Son günlerde Mersin ve Adana’da yaşanan dondurucu soğuklar, sadece sebze fiyatlarını uçurmakla kalmadı; narenciye üretimi için de büyük bir tehdit oluşturdu.
Üreticiler ve tüketiciler, don olaylarının meyve ağaçları üzerindeki etkilerini merakla beklerken, geçmişte yaşanan benzer olaylar, önümüzdeki sürecin zorluklarını gözler önüne seriyor.
Özellikle 1984 yılı, bu konuda önemli bir referans noktası. O yıl Mersin’de 250 bin ton limon, 177 bin ton portakal üretilirken, şiddetli soğukların ardından 1985’te limon üretimi 144 bin tona, portakal üretimi ise 91 bin tona kadar düşmüştü. Yani rekoltede neredeyse yarı yarıya bir azalma yaşanmış, üreticiler ciddi kayıplarla karşı karşıya kalmıştı. Üretim ancak 1986 yılında toparlanabilmişti.

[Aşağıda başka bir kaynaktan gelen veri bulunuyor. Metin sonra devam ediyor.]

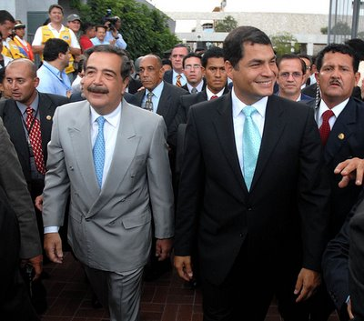 Presidente de Ecuador Rafael Correa junto con el Alcalde de Guayaquil Jaime Nebot.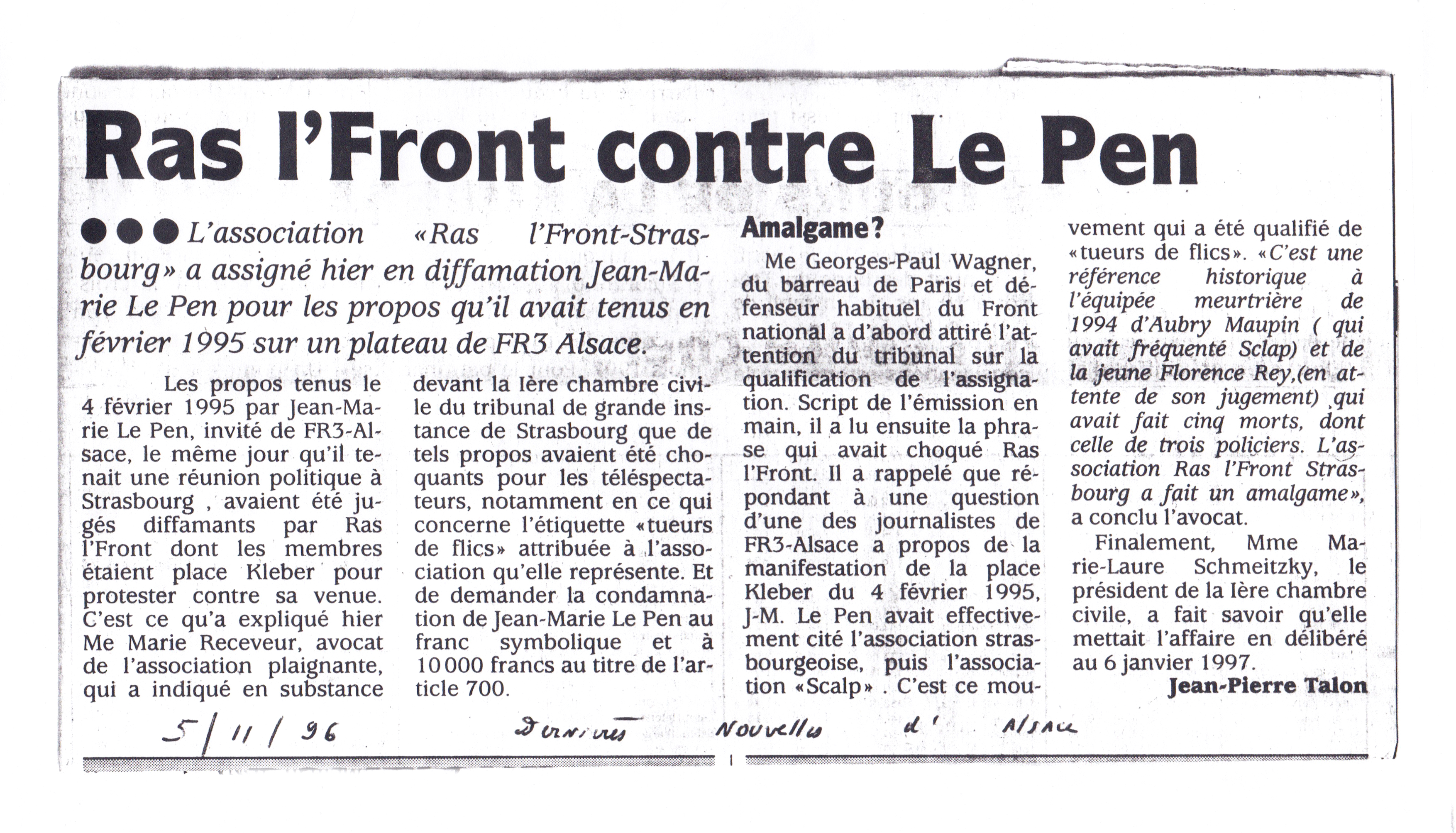 Coupure de presse des Dernières Nouvelles d'Alsace du 5 Novembre 1996. L'association "Ras l'Front-Strasbourg" assigne Jean-Marie Le Pen en diffamation.

Bugün yaşanan soğuk hava dalgası, benzer sonuçları doğurabilir mi? Tarım uzmanları, meyve ağaçlarının ciddi zarar gördüğünü ve bu yıl rekoltenin önemli ölçüde düşebileceğini öngörüyor. Özellikle çiçeklenme dönemine denk gelen don olayları, ağaçların verimini doğrudan etkileyebilir.
Bu tablo, önümüzdeki aylarda narenciye fiyatlarının hızla yükselmesine neden olabilir. Geçmişte yaşanan üretim kayıpları, tüketiciye fiyat artışı olarak yansımıştı. Benzer bir sürecin tekrar yaşanması kaçınılmaz görünüyor.
Bu noktada önemli olan, çiftçilerin yaşadığı kayıpları en aza indirecek önlemler alınması ve tarımsal sigorta sistemlerinin güçlendirilmesi. Aksi takdirde, hem üreticiler hem de tüketiciler için zor bir sezon bizi bekliyor.
Geçmişi hatırlamak, geleceğe dair öngörüde bulunmanın en iyi yoludur. 1984’te yaşananları göz önünde bulundurursak, önümüzdeki yıl narenciyede ciddi bir arz sıkıntısı ve buna bağlı fiyat artışları kaçınılmaz görünüyor. Bugünden alınacak önlemler, hem üreticiyi hem de tüketiciyi korumak için kritik öneme sahip.